▶ **Task details**: These records contain pictures, which must be left out; copy exactly the lines from the one with "Ukraine, politische Gliederung" up to and including the one with "Vångboplatsen fotograferad mot".

▶ **The data**:
↓↓↓
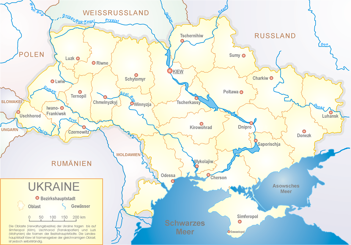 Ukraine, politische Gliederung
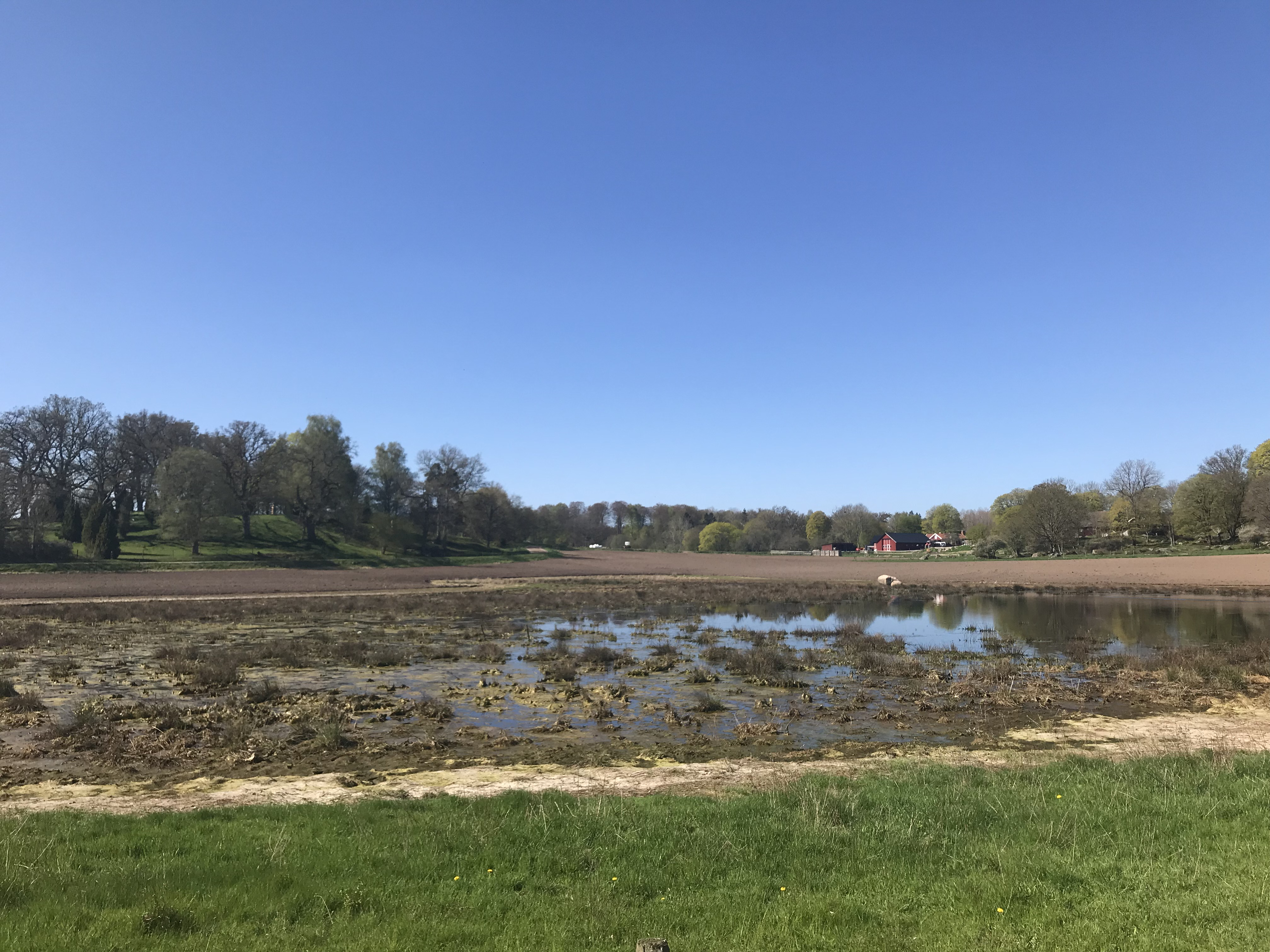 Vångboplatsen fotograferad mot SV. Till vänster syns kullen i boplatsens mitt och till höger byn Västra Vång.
↑↑↑
↓↓↓
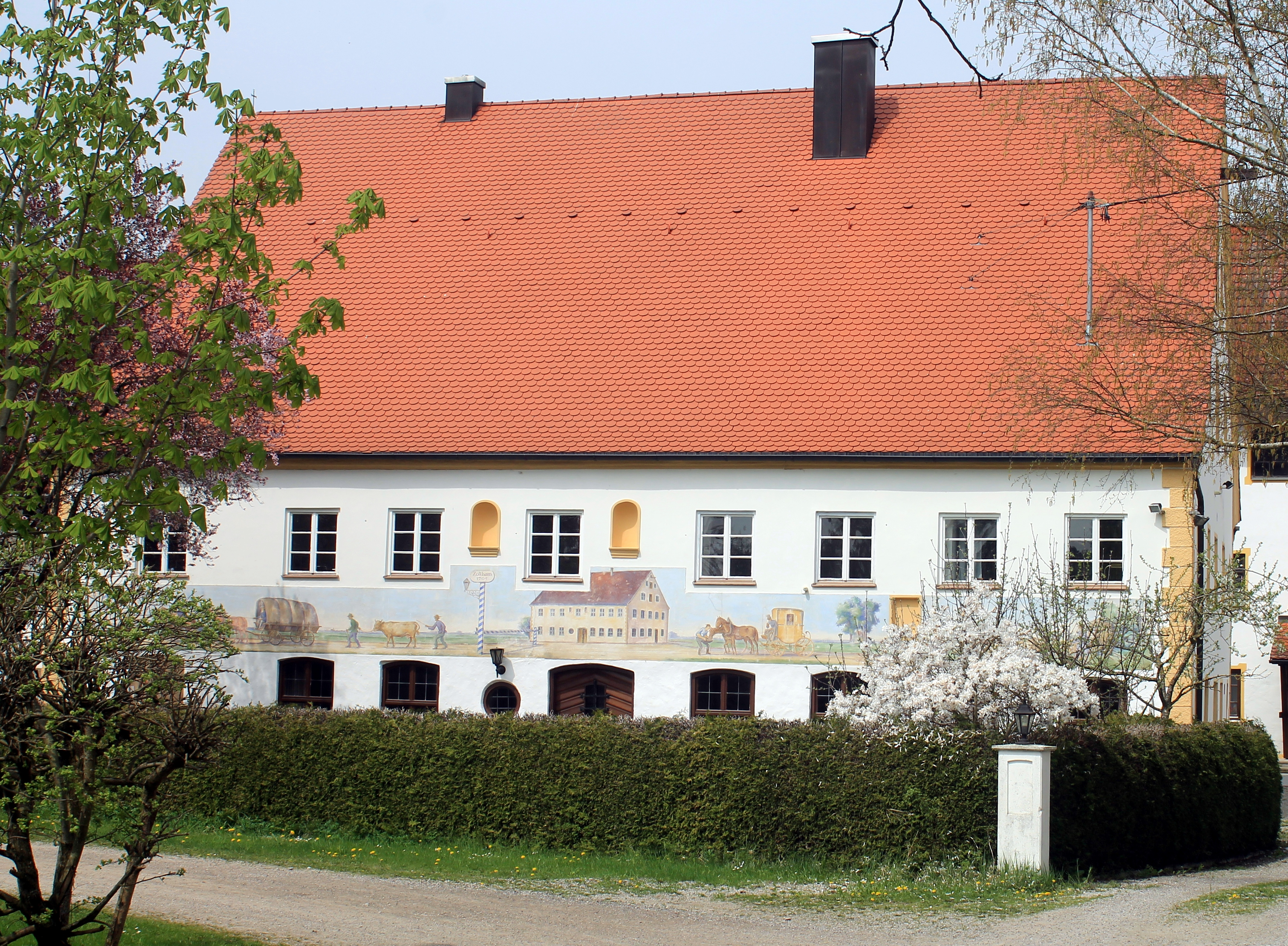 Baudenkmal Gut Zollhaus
↑↑↑
▶ **Exercise output**:
 Ukraine, politische Gliederung
 Vångboplatsen fotograferad mot SV. Till vänster syns kullen i boplatsens mitt och till höger byn Västra Vång.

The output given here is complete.